SPORTS SOCIOLOGIST: DON'T MIX SPORTS AND POLITICS IN ARMENIA MATCH

Today's Zaman
Sept 3 2008
Turkey

The national football teams of Turkey and Armenia will compete on
Saturday in Yerevan in a World Cup qualifying match that has drawn
more interest from politicians and diplomats than the sports world,
but a professor of sports sociology has warned that politicians should
avoid mixing sports with politics.

Professor Ozbay Guven, the head of sports sociology at the physical
education and sports department at Gazi University, cautions that
people shouldn't attach too much symbolism to this match and should
not mix sports with diplomacy.

A member of the International Society for the History of Physical
Education and Sport (ISHPES), Guven talked to Today's Zaman about
the high expectations of Saturday's Armenia-Turkey match.

Noting that Turkish and Armenian sportsmen had competed many times
in sports other than football in the past, Guven said it is normal
for Turkish and Armenian nations to attach some symbolism to this
match. "First of all, it was inevitable that one day Turkey would
play against Armenia in such a match. Therefore, this event should be
viewed with reason rather than sentimentality. Actually, Turkey should
be happy as it will be playing against a weak team like Armenia. It
is very unlikely that Armenia will be successful in this football
match. They should regard this match against the Turkish national
team as an opportunity for furthering their relations with Turkey
and for the opening of borders," he says.

Guven advised that the Turkish national team should not underestimate
Armenia and that the Armenian national team should not give different
or historical meanings to the football match. "Although our rival,
the Armenian national team, seems to be an easy target, we should not
underestimate them. We saw what happened when the Maltese national
team played Turkey in 2007 and the game was equated to the Ottoman
siege of Malta. It is completely wrong to add symbolism to football
or other sports matches," he noted.

Professor Guven also emphasized that both national teams, their
players, their fans and their coaches should be ready to accept defeat
or victory and behave with good sportsmanship.
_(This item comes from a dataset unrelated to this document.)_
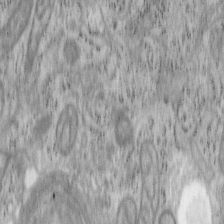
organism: Human
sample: HeLa cells

However, he said, the biggest responsibility falls on the shoulders
of Armenians in this respect. "Armenians should refrain from bringing
their ongoing propaganda against Turkey to the match and from fueling
tensions and prejudices. This football match may serve as a first step
toward the softening of relations and establishing friendship between
the two countries. The media organizations from both countries should
emphasize a love for sports," he says.

Guven maintained that depending on the atmosphere of the first match
in Yerevan, the second match in Turkey may be played in a tension-free
environment. He said the Turkish national team has learned not to mix
sports with diplomacy and foreign policy after obtaining considerable
success at the world and European championships.

"It seems that from the Turkish side, the match will be like a
friendship match. Turkey took this approach when it played against
Greece. If Armenian fans do not behave in a sportsmanlike manner,
the match's atmosphere may be tense. Serious measures should be taken
against provocation. Armenia should prevent Armenian fans from waving
banners or placards with provocative messages. However, if the players
or fans of one country attempt to provoke those of the other country,
FIFA has serious sanctions in this regard. FIFA can easily find out
who is right and who is wrong," he cautions.

He explained that Armenia is a weak rival for Turkey and that its
chances of defeating the Turkish national team are low. He suggested
that neither side should view this match as a national cause.

"While we see it as a sports contest, Armenians may turn it into a
national cause. Our image in the contest will be positive or negative
in the eyes of the world. This match may also serve to improve
relations by giving both sides an opportunity to get to know each
other and contribute to peace. It may bring us closer. Even if some
unwanted things happen during the match, we should not allow this
to have a negative effect on the lives of our Armenian citizens. Of
course, this will boost national sentiments, but we should not forget
the historical incidents in which acting out of emotion caused great
harm to both societies. This should never be forgotten," he says.

Guven added that while the Armenian national team is mediocre, it
tends not to lose matches played at home, and therefore, the Turkish
national team should be careful in the match.